Com o chumbo do Orçamento de Estado não foi apenas uma crise política que se instalou foi antes um pântano. As eleições têm o mérito de que poderão eventualmente resolvê-lo. Poderemos, porém, caminhar para a ingovernabilidade e este é o grande risco da decisão do Presidente em dissolver o parlamento. Já tínhamos antecipado aqui no Observador a possibilidade desta crise agora. Os sinais de desgaste da solução governativa à esquerda, eram evidentes. A não aprovação pelo governo do decreto-lei de execução orçamental não foi falta de tempo. A não aprovação pela AR da proposta de lei das grandes opções, enquadradora do Orçamento, e que deveria ter ocorrido em Maio, também não. Mostrou a falta de capacidade de, em devido tempo, se estabelecerem compromissos, quer por falta de vontade política quer de objeto. Marcelo também não ajudou ao promulgar decretos que aumentam a despesa e que obviamente violam a norma travão da Constituição.
A geringonça chegou ao seu fim anunciado e estava agora de facto esgotada. Porém, cumpriu o seu papel a que se propôs na anterior legislatura. Mostrou que era possível implementar uma política económica, orçamental e social diferente da de Passos e Portas e fazê-lo com contas certas. Uma política que não via na austeridade, nos cortes salariais, nos cortes de pensões, nas privatizações e na desconsideração dos trabalhadores do Estado como a solução para os problemas económicos e sociais do país. Antes uma recuperação económica assente quer na procura interna quer externa, numas políticas públicas que promovem a inclusão social, e o esforço, nem sempre bem sucedido, de melhorar e requalificar o Estado.

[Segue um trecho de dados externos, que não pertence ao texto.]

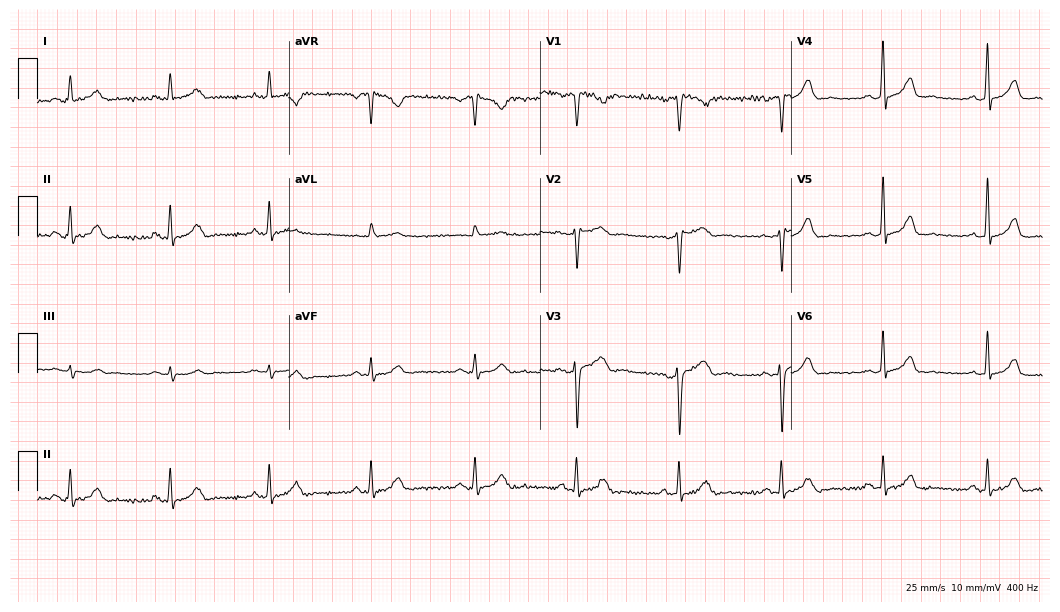
Electrocardiogram, a 42-year-old man. Overall reading on record: normal ECG.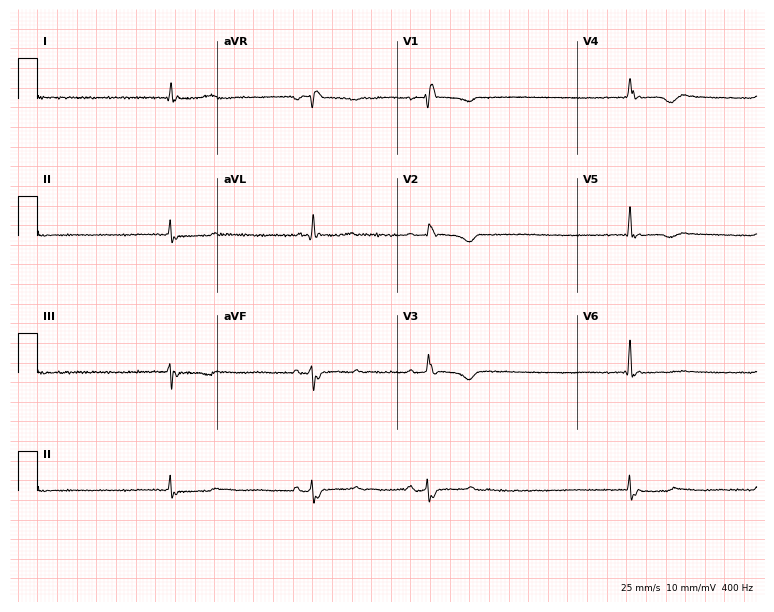
12-lead ECG from a 48-year-old female patient. Shows right bundle branch block.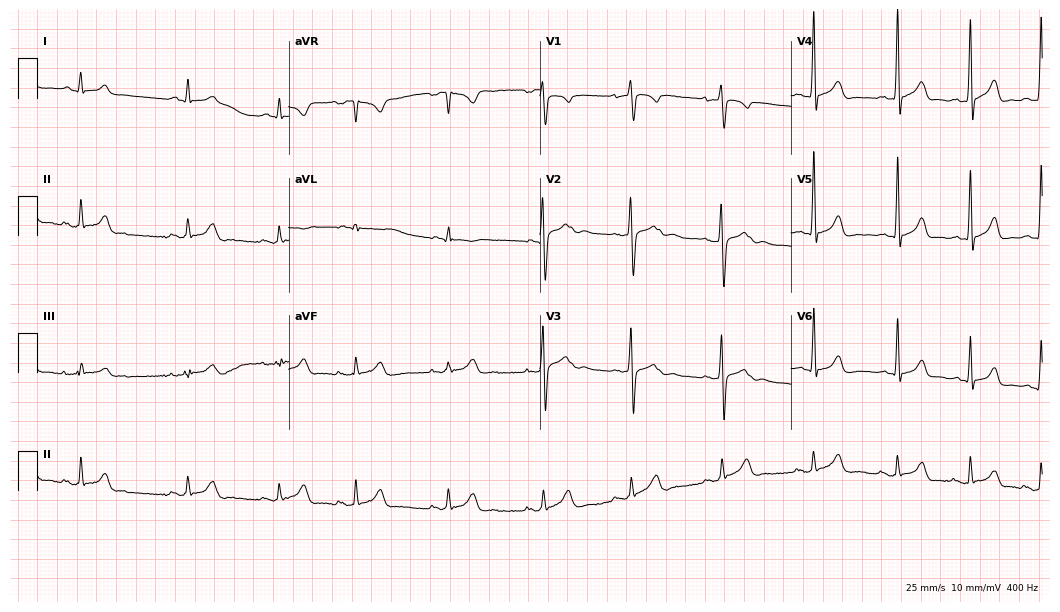
Resting 12-lead electrocardiogram (10.2-second recording at 400 Hz). Patient: a male, 23 years old. Read as a normal ECG.

O Orçamento não passou porque o mínimo denominador comum que une PS, BE e PCP, é hoje muito reduzido. Materializa-se nas propostas que ainda poderão ser aprovadas na AR até à sua dissolução. A prova disso é que a tentativa de acordo orçamental se estendeu às áreas laborais que nada têm a ver com o orçamento. Quanto mais se vai para outras áreas (seja a questão laboral, a Europa com as suas regras, etc.) maior a divergência entre estes partidos. Não me surpreendeu que a geringonça tenha soçobrado, mas antes a forma indigna e atabalhoada como acabou no meio de um regateio de feira de mercearia em torno de um orçamento até ao último minuto.